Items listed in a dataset
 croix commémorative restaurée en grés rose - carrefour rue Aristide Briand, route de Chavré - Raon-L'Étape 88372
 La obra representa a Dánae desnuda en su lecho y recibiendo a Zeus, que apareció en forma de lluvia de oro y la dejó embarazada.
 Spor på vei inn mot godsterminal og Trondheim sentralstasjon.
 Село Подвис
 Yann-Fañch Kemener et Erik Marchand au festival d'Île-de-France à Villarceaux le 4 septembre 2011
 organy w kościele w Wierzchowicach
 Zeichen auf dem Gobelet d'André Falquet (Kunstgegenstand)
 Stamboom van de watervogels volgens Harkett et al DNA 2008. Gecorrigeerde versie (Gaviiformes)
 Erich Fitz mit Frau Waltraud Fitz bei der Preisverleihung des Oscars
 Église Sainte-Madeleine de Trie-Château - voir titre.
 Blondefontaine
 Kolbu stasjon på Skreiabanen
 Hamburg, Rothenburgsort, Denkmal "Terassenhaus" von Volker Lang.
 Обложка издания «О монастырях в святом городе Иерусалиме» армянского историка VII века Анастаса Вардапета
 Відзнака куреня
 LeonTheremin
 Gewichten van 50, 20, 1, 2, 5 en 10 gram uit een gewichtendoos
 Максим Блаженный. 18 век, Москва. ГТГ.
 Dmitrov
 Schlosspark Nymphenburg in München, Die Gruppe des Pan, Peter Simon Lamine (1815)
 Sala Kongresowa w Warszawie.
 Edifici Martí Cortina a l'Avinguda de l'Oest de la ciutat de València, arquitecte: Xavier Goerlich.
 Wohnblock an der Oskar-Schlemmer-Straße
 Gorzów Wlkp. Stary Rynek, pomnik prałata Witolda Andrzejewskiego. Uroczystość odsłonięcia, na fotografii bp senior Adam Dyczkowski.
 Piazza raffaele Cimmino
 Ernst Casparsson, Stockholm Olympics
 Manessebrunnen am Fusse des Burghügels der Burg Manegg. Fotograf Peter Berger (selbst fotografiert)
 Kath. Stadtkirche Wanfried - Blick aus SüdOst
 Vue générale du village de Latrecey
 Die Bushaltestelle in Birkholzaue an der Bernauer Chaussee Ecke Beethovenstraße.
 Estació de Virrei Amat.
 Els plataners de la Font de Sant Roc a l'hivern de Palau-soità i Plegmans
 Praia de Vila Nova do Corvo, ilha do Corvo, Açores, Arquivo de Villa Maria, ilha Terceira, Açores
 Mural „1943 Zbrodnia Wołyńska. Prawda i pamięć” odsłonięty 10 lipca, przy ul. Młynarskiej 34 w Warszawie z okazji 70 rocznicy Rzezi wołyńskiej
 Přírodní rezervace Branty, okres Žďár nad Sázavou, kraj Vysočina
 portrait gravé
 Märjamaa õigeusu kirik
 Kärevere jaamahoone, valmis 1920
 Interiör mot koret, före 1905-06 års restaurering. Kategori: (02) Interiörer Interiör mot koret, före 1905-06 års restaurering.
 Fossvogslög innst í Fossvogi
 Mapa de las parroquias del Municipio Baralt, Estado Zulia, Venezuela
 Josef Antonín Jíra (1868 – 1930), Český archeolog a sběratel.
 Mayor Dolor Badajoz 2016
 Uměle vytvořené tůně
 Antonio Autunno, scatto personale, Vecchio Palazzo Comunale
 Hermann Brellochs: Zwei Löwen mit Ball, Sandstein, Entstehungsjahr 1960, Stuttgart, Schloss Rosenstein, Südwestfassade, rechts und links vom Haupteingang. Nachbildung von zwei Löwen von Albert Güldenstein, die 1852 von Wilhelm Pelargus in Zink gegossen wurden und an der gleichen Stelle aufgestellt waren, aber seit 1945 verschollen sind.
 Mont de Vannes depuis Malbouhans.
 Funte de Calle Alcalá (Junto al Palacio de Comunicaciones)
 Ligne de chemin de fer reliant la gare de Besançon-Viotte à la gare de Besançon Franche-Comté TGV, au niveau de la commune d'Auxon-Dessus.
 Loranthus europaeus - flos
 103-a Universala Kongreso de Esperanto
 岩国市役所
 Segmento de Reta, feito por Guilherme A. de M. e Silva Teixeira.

[What to produce]: Each record needs to be given again exactly.

[Finished exercise]:
 croix commémorative restaurée en grés rose - carrefour rue Aristide Briand, route de Chavré - Raon-L'Étape 88372
 La obra representa a Dánae desnuda en su lecho y recibiendo a Zeus, que apareció en forma de lluvia de oro y la dejó embarazada.
 Spor på vei inn mot godsterminal og Trondheim sentralstasjon.
 Село Подвис
 Yann-Fañch Kemener et Erik Marchand au festival d'Île-de-France à Villarceaux le 4 septembre 2011
 organy w kościele w Wierzchowicach
 Zeichen auf dem Gobelet d'André Falquet (Kunstgegenstand)
 Stamboom van de watervogels volgens Harkett et al DNA 2008. Gecorrigeerde versie (Gaviiformes)
 Erich Fitz mit Frau Waltraud Fitz bei der Preisverleihung des Oscars
 Église Sainte-Madeleine de Trie-Château - voir titre.
 Blondefontaine
 Kolbu stasjon på Skreiabanen
 Hamburg, Rothenburgsort, Denkmal "Terassenhaus" von Volker Lang.
 Обложка издания «О монастырях в святом городе Иерусалиме» армянского историка VII века Анастаса Вардапета
 Відзнака куреня
 LeonTheremin
 Gewichten van 50, 20, 1, 2, 5 en 10 gram uit een gewichtendoos
 Максим Блаженный. 18 век, Москва. ГТГ.
 Dmitrov
 Schlosspark Nymphenburg in München, Die Gruppe des Pan, Peter Simon Lamine (1815)
 Sala Kongresowa w Warszawie.
 Edifici Martí Cortina a l'Avinguda de l'Oest de la ciutat de València, arquitecte: Xavier Goerlich.
 Wohnblock an der Oskar-Schlemmer-Straße
 Gorzów Wlkp. Stary Rynek, pomnik prałata Witolda Andrzejewskiego. Uroczystość odsłonięcia, na fotografii bp senior Adam Dyczkowski.
 Piazza raffaele Cimmino
 Ernst Casparsson, Stockholm Olympics
 Manessebrunnen am Fusse des Burghügels der Burg Manegg. Fotograf Peter Berger (selbst fotografiert)
 Kath. Stadtkirche Wanfried - Blick aus SüdOst
 Vue générale du village de Latrecey
 Die Bushaltestelle in Birkholzaue an der Bernauer Chaussee Ecke Beethovenstraße.
 Estació de Virrei Amat.
 Els plataners de la Font de Sant Roc a l'hivern de Palau-soità i Plegmans
 Praia de Vila Nova do Corvo, ilha do Corvo, Açores, Arquivo de Villa Maria, ilha Terceira, Açores
 Mural „1943 Zbrodnia Wołyńska. Prawda i pamięć” odsłonięty 10 lipca, przy ul. Młynarskiej 34 w Warszawie z okazji 70 rocznicy Rzezi wołyńskiej
 Přírodní rezervace Branty, okres Žďár nad Sázavou, kraj Vysočina
 portrait gravé
 Märjamaa õigeusu kirik
 Kärevere jaamahoone, valmis 1920
 Interiör mot koret, före 1905-06 års restaurering. Kategori: (02) Interiörer Interiör mot koret, före 1905-06 års restaurering.
 Fossvogslög innst í Fossvogi
 Mapa de las parroquias del Municipio Baralt, Estado Zulia, Venezuela
 Josef Antonín Jíra (1868 – 1930), Český archeolog a sběratel.
 Mayor Dolor Badajoz 2016
 Uměle vytvořené tůně
 Antonio Autunno, scatto personale, Vecchio Palazzo Comunale
 Hermann Brellochs: Zwei Löwen mit Ball, Sandstein, Entstehungsjahr 1960, Stuttgart, Schloss Rosenstein, Südwestfassade, rechts und links vom Haupteingang. Nachbildung von zwei Löwen von Albert Güldenstein, die 1852 von Wilhelm Pelargus in Zink gegossen wurden und an der gleichen Stelle aufgestellt waren, aber seit 1945 verschollen sind.
 Mont de Vannes depuis Malbouhans.
 Funte de Calle Alcalá (Junto al Palacio de Comunicaciones)
 Ligne de chemin de fer reliant la gare de Besançon-Viotte à la gare de Besançon Franche-Comté TGV, au niveau de la commune d'Auxon-Dessus.
 Loranthus europaeus - flos
 103-a Universala Kongreso de Esperanto
 岩国市役所
 Segmento de Reta, feito por Guilherme A. de M. e Silva Teixeira.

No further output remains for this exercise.